HAKARI-Bench

NanoRARb / NanoTempReasonL3Context

Overview

NanoTempReasonL3Context is an English temporal reasoning retrieval task from NanoRARb. The query contains a harder temporal question plus a very long context of dated facts, and the relevant document is the correct short answer. Each query has one positive. L3 questions often require before/after ordering over temporal states rather than only matching a date to an interval. Dense retrieval is the strongest profile, reranking_hybrid is close, and BM25 is weaker because lexical overlap alone cannot determine the correct temporal predecessor or successor.

Details

What the Original Data Measures

RAR-b reformulates TempReason temporal reasoning problems as retrieval.
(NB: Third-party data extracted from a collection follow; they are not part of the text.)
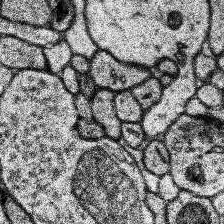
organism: Human
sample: Temporal Lobe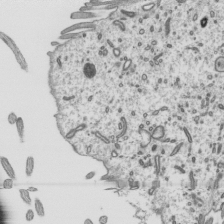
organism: Mouse
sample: Mouse epididymis efferent ductule cilia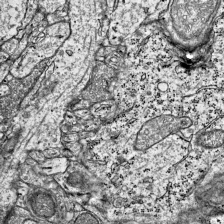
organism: Mouse
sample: Visual Cortex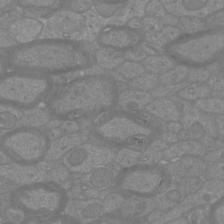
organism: Mouse
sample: Cortical neurons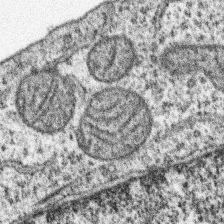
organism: Human
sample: HeLa cells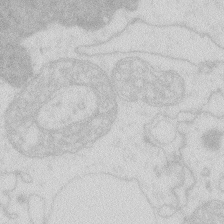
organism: Zebrafish
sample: Macrophage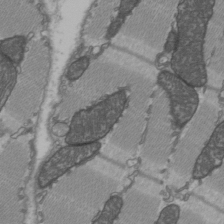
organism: C57BL Mouse
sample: Heart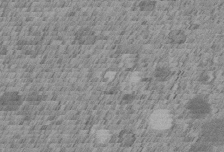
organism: C. elegans
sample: C. elegans embryo early stage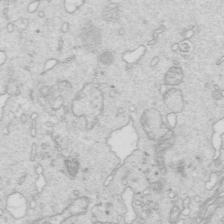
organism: Mouse
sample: Multiciliated cells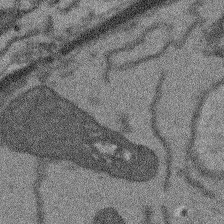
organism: Arabidopsis thaliana
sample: Root tip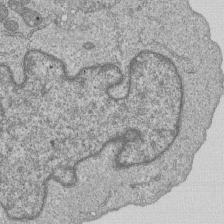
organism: Human
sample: MDA-MB-231 cells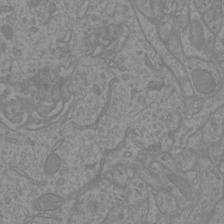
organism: Mouse
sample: Cortical neurons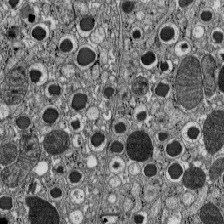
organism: C57BL Mouse
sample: Pancreatic islet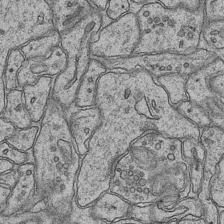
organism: Mouse
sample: CA1 Hippocampus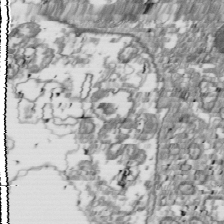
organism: Drosophila
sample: Cell division; meiosis; drosophila spermatocytes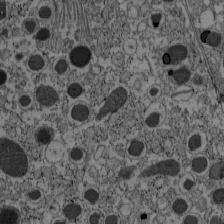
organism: C57BL Mouse
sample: Pancreatic islet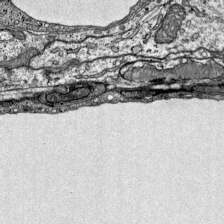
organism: Mouse
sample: Visual Cortex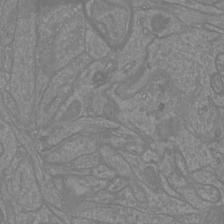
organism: Mouse
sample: Cortical neurons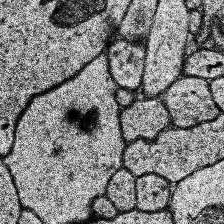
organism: Human
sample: Temporal Lobe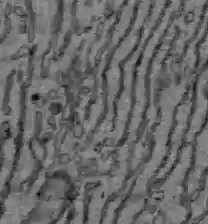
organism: C57BL Mouse
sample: Liver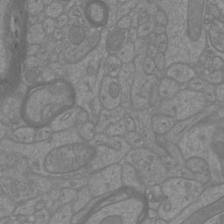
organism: Mouse
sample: Cortical neurons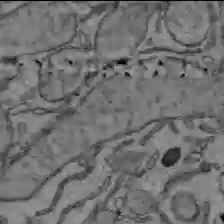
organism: C57BL Mouse
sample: Liver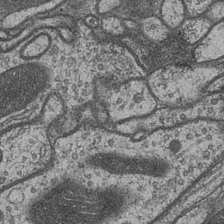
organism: Drosophila
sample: Optic medulla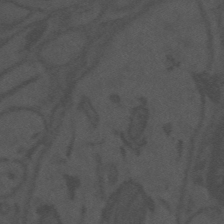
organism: Mouse
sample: Suprachiasmatic nucleus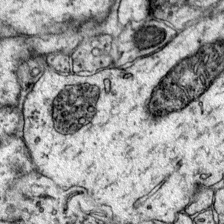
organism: Mouse
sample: Primary visual cortex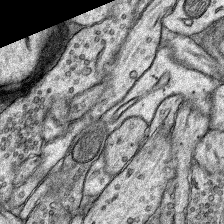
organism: Rat
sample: Hippocampus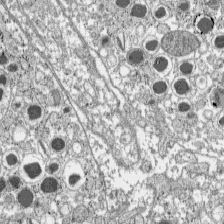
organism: C57BL Mouse
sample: Pancreatic islet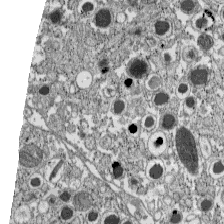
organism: C57BL Mouse
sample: Pancreatic islet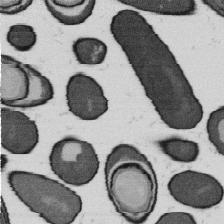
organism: B. subtilis
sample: Bacterial spore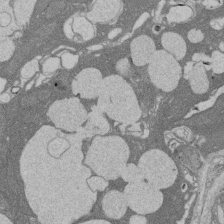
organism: Rat
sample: Salivary granule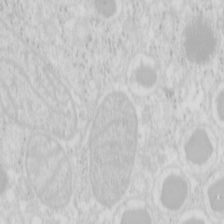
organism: Mouse
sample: Pancreas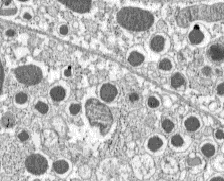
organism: C57BL Mouse
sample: Pancreatic islet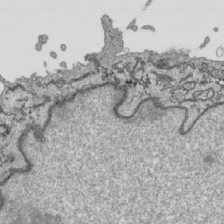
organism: Human
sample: Mitochondria in HCT116 cells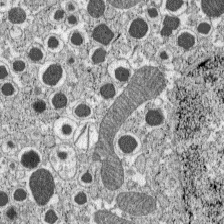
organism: C57BL Mouse
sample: Pancreatic islet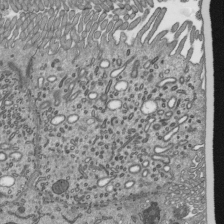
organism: Mouse
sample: Mouse epididymis efferent ductule cilia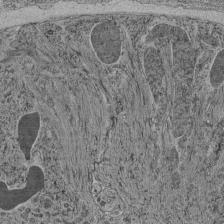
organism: C. elegans
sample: C. elegans pharynx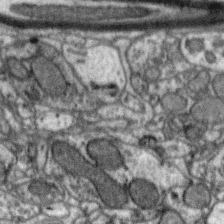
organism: Zebra finch
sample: Brain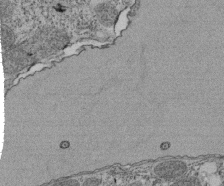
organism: Tetrahymena
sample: Cilia in tetrahymena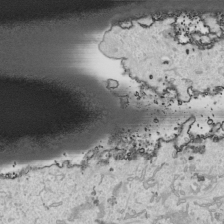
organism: Human
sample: Mitochondria in HCT116 cells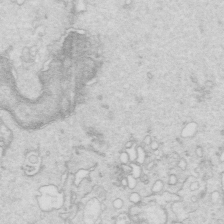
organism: Mouse
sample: Multiciliated cells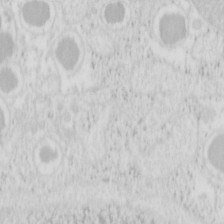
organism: Mouse
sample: Pancreas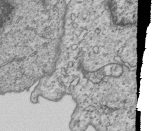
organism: Human
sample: MDA-MB-231 cells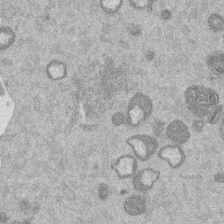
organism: Mouse
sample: Dividing mouse embryo 1 cell stage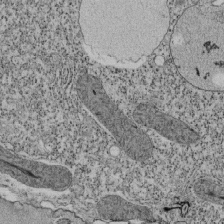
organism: Tetrahymena
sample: Cilia in tetrahymena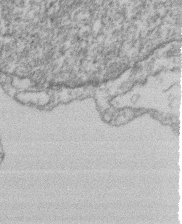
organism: Mouse
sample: T cell stromal cell synapse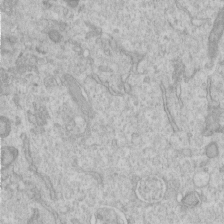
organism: Human
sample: Centriole in RPE cells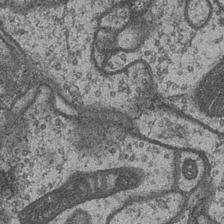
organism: Drosophila
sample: Optic medulla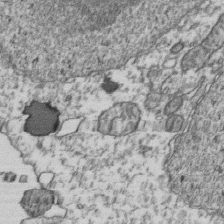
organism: Human
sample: Activated Jurkat CD4+ T cells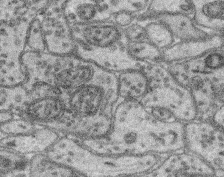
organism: Mouse
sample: Retina

The underlying TempReason benchmark tests whether models can reason over time, including temporal ordering, duration, and entity-state changes.

The L3 context variant combines harder temporal relations with long supplied evidence. The query may ask for the holder of a role before or after another holder, or for the next entity in a dated sequence. The retriever must identify the relevant chain in a large context and retrieve the correct answer string.

Observed Data Profile

The Nano split contains 200 queries, 10,000 documents, and 200 positive qrel rows. Every query has one positive. Queries average 31,804.13 characters, while answer documents average 19.88 characters.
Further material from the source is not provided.